Why do SSD sectors have limited write endurance?

Copied from "Why Flash Wears Out and How to Make it Last Longer ":

NAND flash stores the information by controlling the amount of electrons in a region called a “floating gate”. These electrons change the conductive properties of the memory cell (the gate voltage needed to turn the cell on and off), which in turn is used to store one or more bits of data in the cell. This is why the ability of the floating gate to hold a charge is critical to the cell’s ability to reliably store data.
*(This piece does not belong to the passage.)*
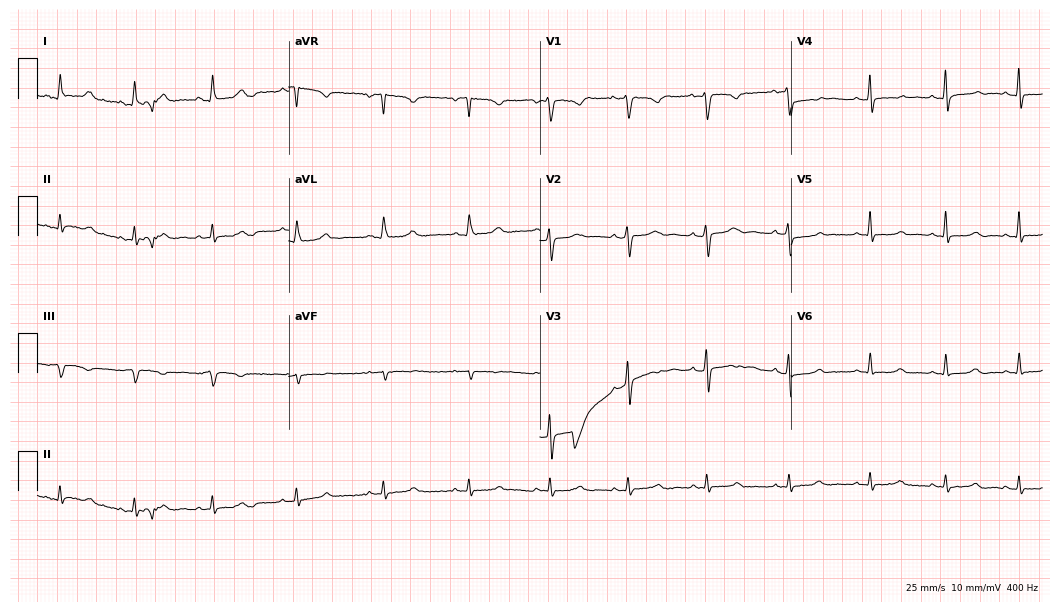
Resting 12-lead electrocardiogram. Patient: a 34-year-old female. None of these six findings is recorded: first-degree AV block, right bundle branch block, left bundle branch block, sinus bradycardia, atrial fibrillation, sinus tachycardia.
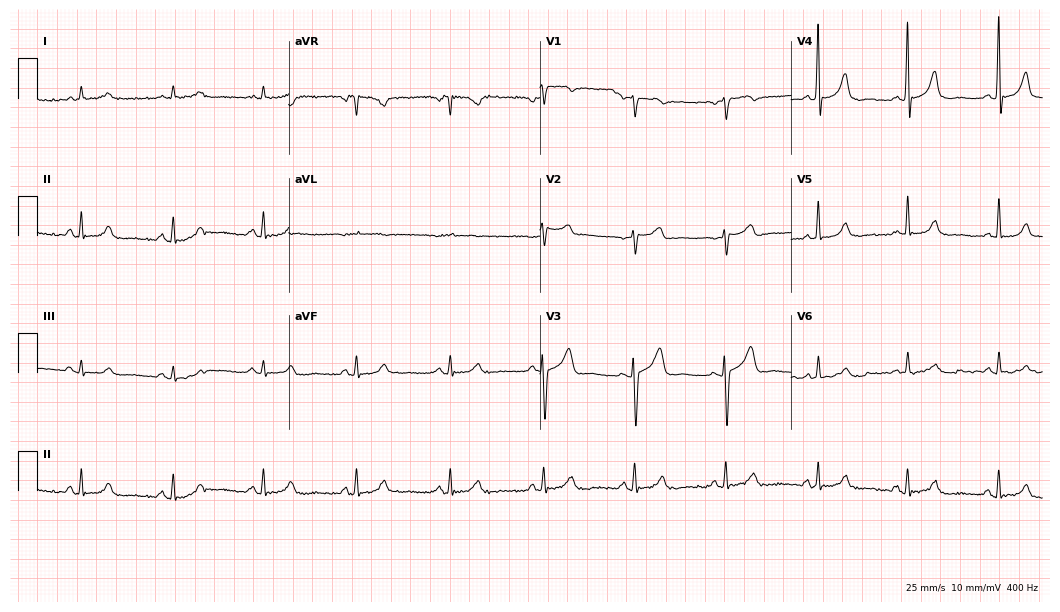
Resting 12-lead electrocardiogram (10.2-second recording at 400 Hz). Patient: a 50-year-old female. Read as a normal ECG.
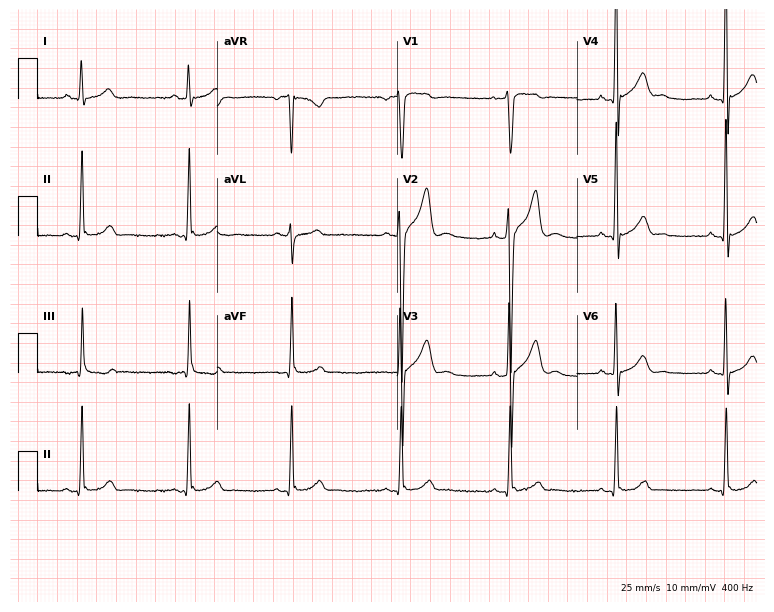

Write and Erase Processes Cause Wear

When written to and erased during the normal course of use, the oxide layer separating the floating gate from the substrate degrades, reducing its ability to hold a charge for an extended period of time. Each solid-state storage device can sustain a finite amount of degradation before it becomes unreliable, meaning it may still function but not consistently. The number of writes and erasures (P/E cycles) a NAND device can sustain while still maintaining a consistent, predictable output, defines its endurance.


Imagine a piece of regular paper and pencil. Now feel free to write and erase as many times as you please in one spot on the paper. How long does it take before you make it through the paper?

SSDs and USB flash drives have this basic concept but at the electron level.


The problem is that the NAND flash substrate used suffers degradation on each erase. The erase process involves hitting the flash cell with a relatively large charge of electrical energy, this causes the semiconductor layer on the chip itself to degrade slightly.

This damage on the long run, increase bit-error rates that can be corrected with software, but eventually the error correction code routines in the flash controller can't keep up with these errors and the flash cell becomes unreliable.